Exploring the functional versatility of the catalytic reaction of molybdoenzymes: a critical view of formate dehydrogenase

Molybdoenzymes are widespread in all domains of life and catalyze key steps in carbon, sulfur and nitrogen metabolism. In the DMSO reductase family of molybdenum enzymes present only in prokaryotes, the molybdenum coordination sphere generally is composed of two dithiolene groups from two molybdopterin (MPT) guanine dinucleotide (MGD) molecules, one amino acid ligand from the protein backbone and a Mo=O or =S group as sixth ligand.
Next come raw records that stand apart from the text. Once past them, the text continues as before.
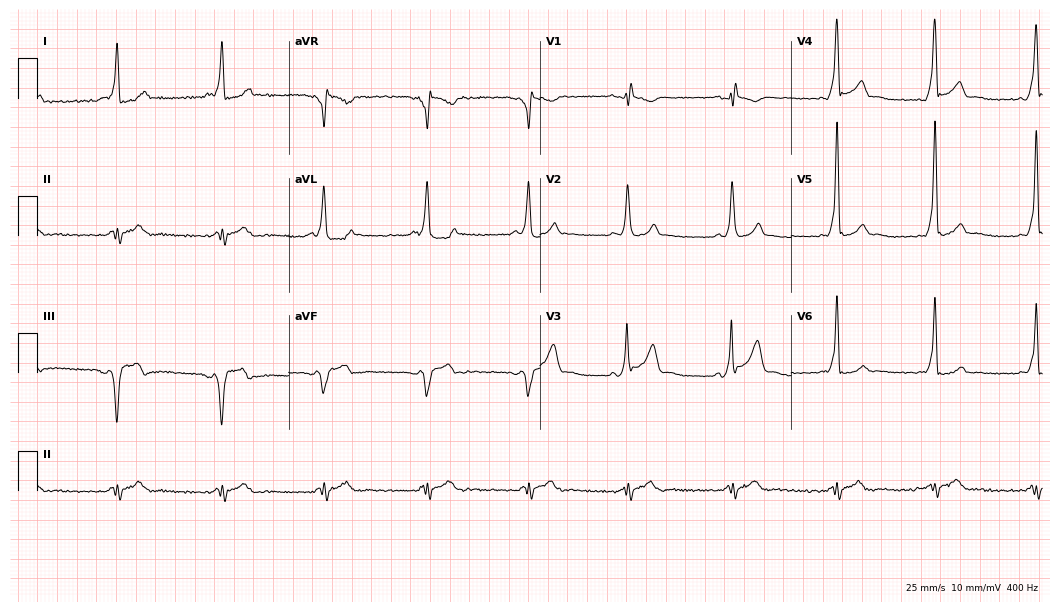
ECG (10.2-second recording at 400 Hz) — a 38-year-old male. Screened for six findings — first-degree AV block, right bundle branch block, left bundle branch block, sinus bradycardia, atrial fibrillation, sinus tachycardia — none is recorded. Only these six findings were labelled.
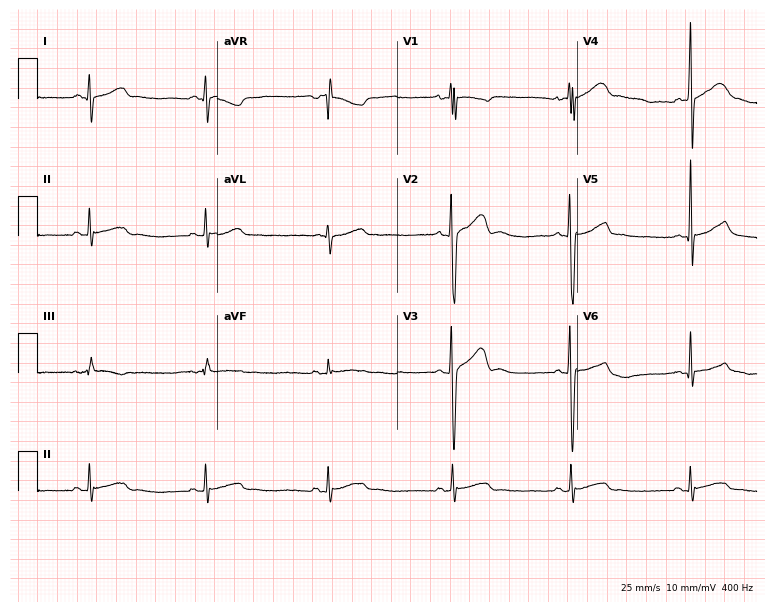
Standard 12-lead ECG recorded from a 17-year-old male patient. Read as a normal ECG.
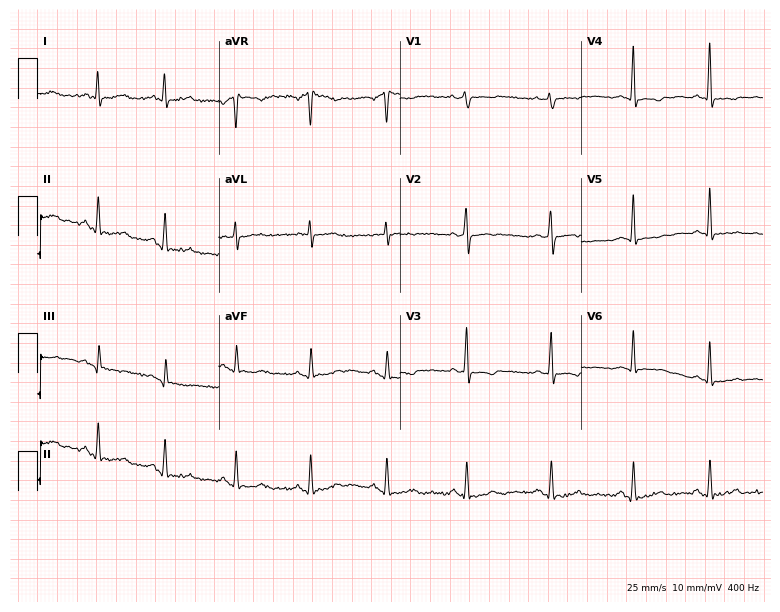
Electrocardiogram (7.4-second recording at 400 Hz), a woman, 44 years old. Of the six screened findings (first-degree AV block, right bundle branch block, left bundle branch block, sinus bradycardia, atrial fibrillation, sinus tachycardia), none is recorded.
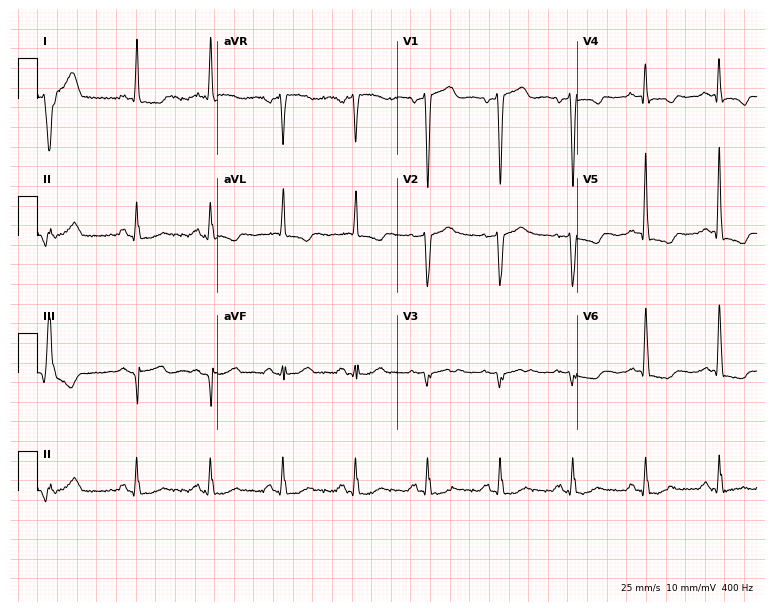
Standard 12-lead ECG recorded from a 76-year-old male patient (7.3-second recording at 400 Hz). None of these six findings is recorded: first-degree AV block, right bundle branch block (RBBB), left bundle branch block (LBBB), sinus bradycardia, atrial fibrillation (AF), sinus tachycardia.
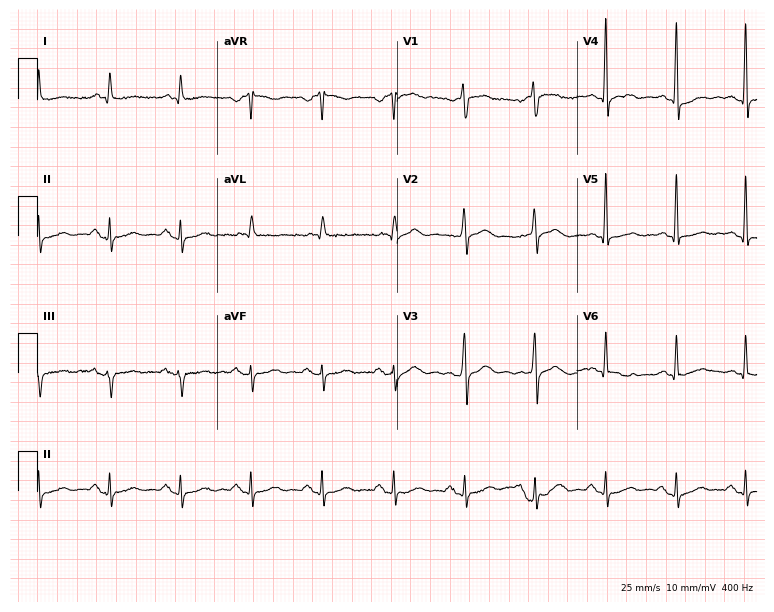
Standard 12-lead ECG recorded from a male, 63 years old (7.3-second recording at 400 Hz). Read as a normal ECG.
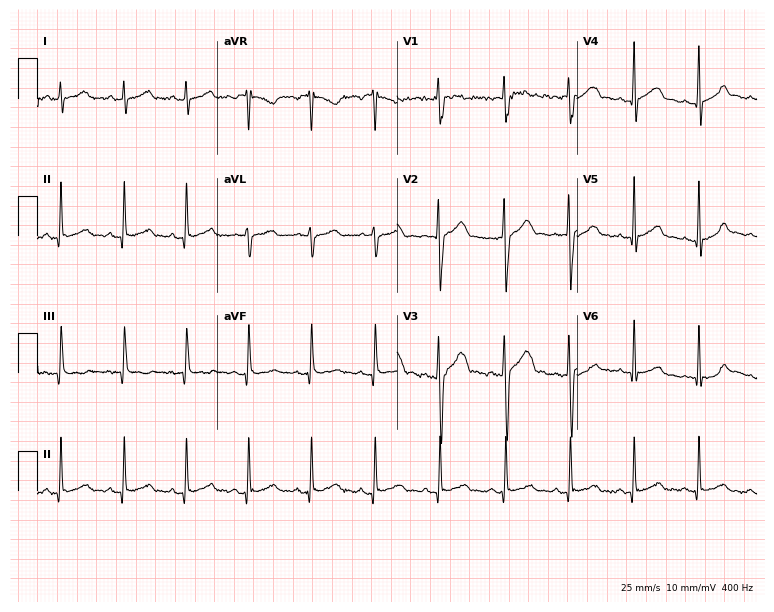
12-lead ECG from a 23-year-old male. Recorded interpretation: within normal limits.
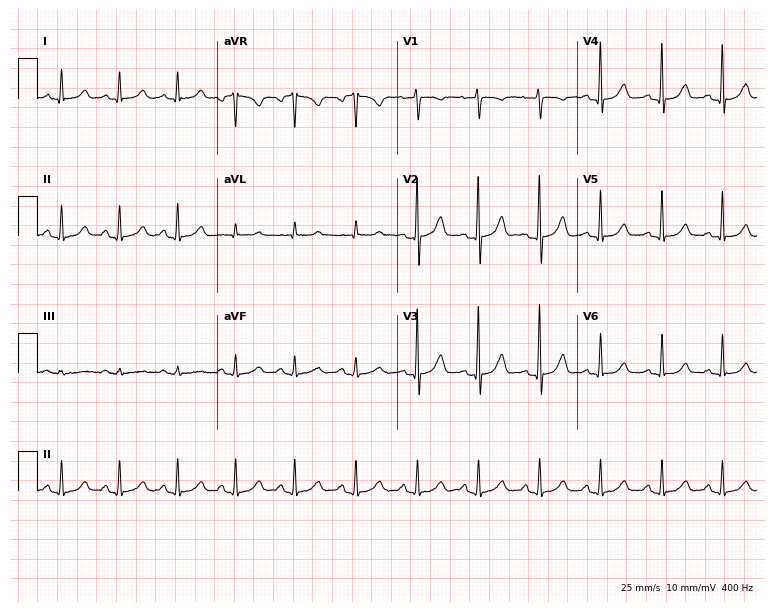
ECG (7.3-second recording at 400 Hz) — a 54-year-old female. Labelled as a normal ECG.
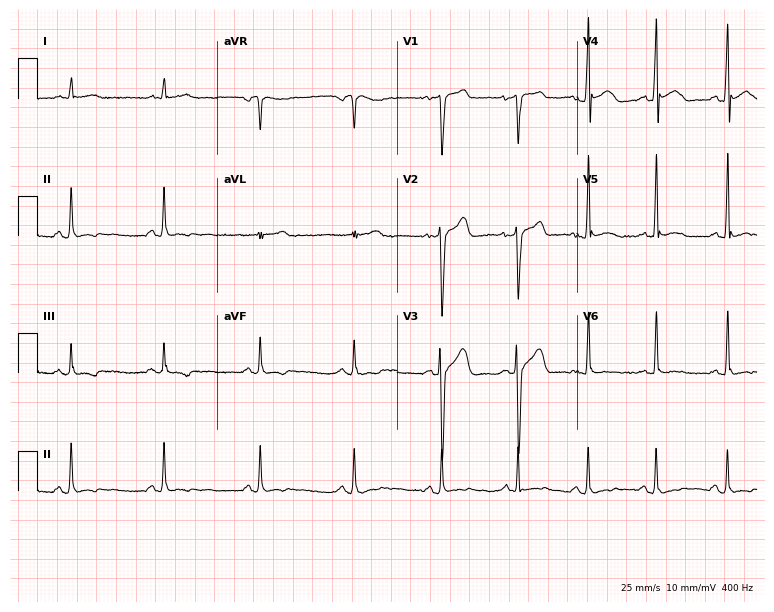
Resting 12-lead electrocardiogram (7.3-second recording at 400 Hz). Patient: a 30-year-old male. None of these six findings is recorded: first-degree AV block, right bundle branch block (RBBB), left bundle branch block (LBBB), sinus bradycardia, atrial fibrillation (AF), sinus tachycardia.
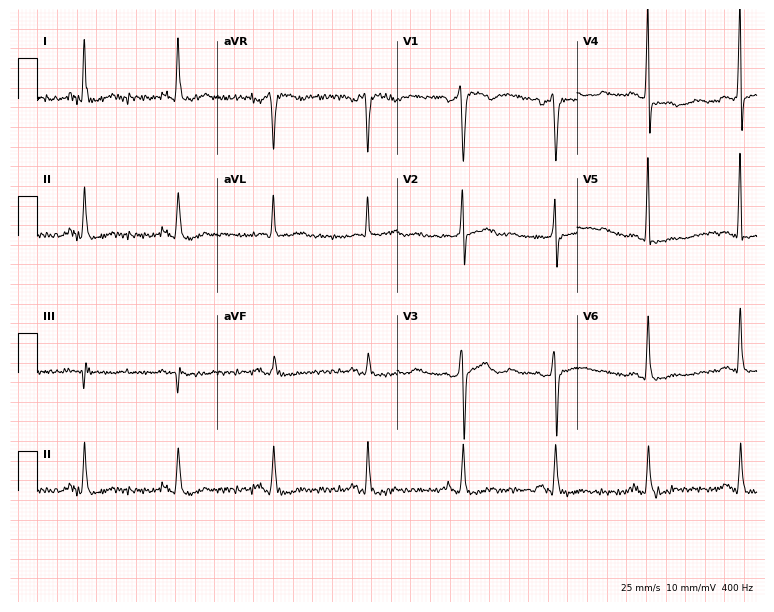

Overall Mo-containing enzymes were shown by Holm and coworkers in the 1980ies to catalyze classical oxygen-atom transfer (OAT) reactions. In OATs the oxygen atom from water is transferred to the substrate which is oxidized, or in the opposite direction, from the substrate to yield water; these reactions are coupled to the reversible transfer of two electrons and two protons in the course of the transformation cycles. The electrons are directly transferred to the Mo metal ion of the cofactor and the metals cycle between the MoIV and MoVI oxidation states with MoV as intermediate state. However, some enzymes have been proposed to present exceptions from this reaction to catalyse substrate reduction or oxidation without classical oxygen atom transfer. We critically want to discuss these exceptions and present a model for the reaction mechanism possibly catalysed by molybdoenzymes of the DMSO reductase family with the example of formate dehydrogenase.